Fortunately, however, the interior is a different matter entirely, for while the nave is now Cockerell’s work inside as well as out, the chancel retains the surpassing feature for which it must always have been notable, which is the extraordinary chancel arch, composed of no less than six orders to the west and two to the east, each differently ornamented, and all except the outer rising from semicircular shafts with carved capitals based on cushion or scalloped form.  (See the photograph above.)  Working outwards from the innermost, these orders comprise respectively a first bearing two rolls, a second displaying an archetypical example of  beakhead, a third with crenulations and chevron moulding on the soffits, a fourth with a fanciful variant of beakhead formed of the heads of beasts and grotesques whose tongues and beards take the place of true beaks, a fifth with three-dimensional chevron, and a sixth carved with an original motif of approximate triangular shape (which Cockerell probably took as his source when designing the odd motifs round his external window arches), after which there is billet on the hood-mould.  The two orders on the east side bear two rolls and a double cone moulding.  The arch as a whole has become depressed over the centuries, which led Pevsner to describe it uncharitably as 'incompetently constructed', though he did also call it 'a tour de force of shafting and arch decoration, wildly overdone'  - and so it is, especially for a chancel arch to a small Norman chapel, which must raise the possibility that it was once in an external position, perhaps round an entrance to a  building formed of a single cell, a theory possibly given credence by the similar W. doorway to St.
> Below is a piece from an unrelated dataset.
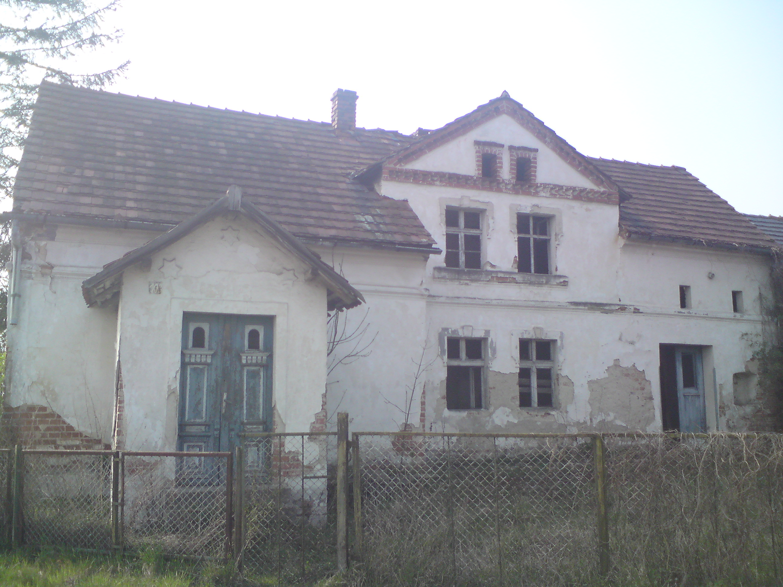 Murowana lałba z dwuspadowym dachem. Nad drzwiami znajdują się trzy ozdobne sześcioramienne gwiazdy.

Mary's church, Tutbury, in Staffordshire.  The chancel arch apart, however, even the Norman remains to the east are massive enough for though windows and external walls now appear to be the work of 1791, they are built around the original sexpartite vault (seen below), with heavy ribs bearing chevron, springing from shafts at the four corners and midpoints of the north and south walls.  Above this vault, a priest’s chamber running the whole length of the chancel, could once be reached by steps in the northeast corner (since removed).

 

Finally, it remains only to mention the font (illustrated below again), immediately west of the chancel arch, which is presumably later than the Norman work, to judge by the dog-tooth ornament on the angles suggesting a date no earlier than c. 1200.   It has a square bowl decorated with intersecting arches on its faces, and is supported on a square stem with chamfered corners with attached demishafts.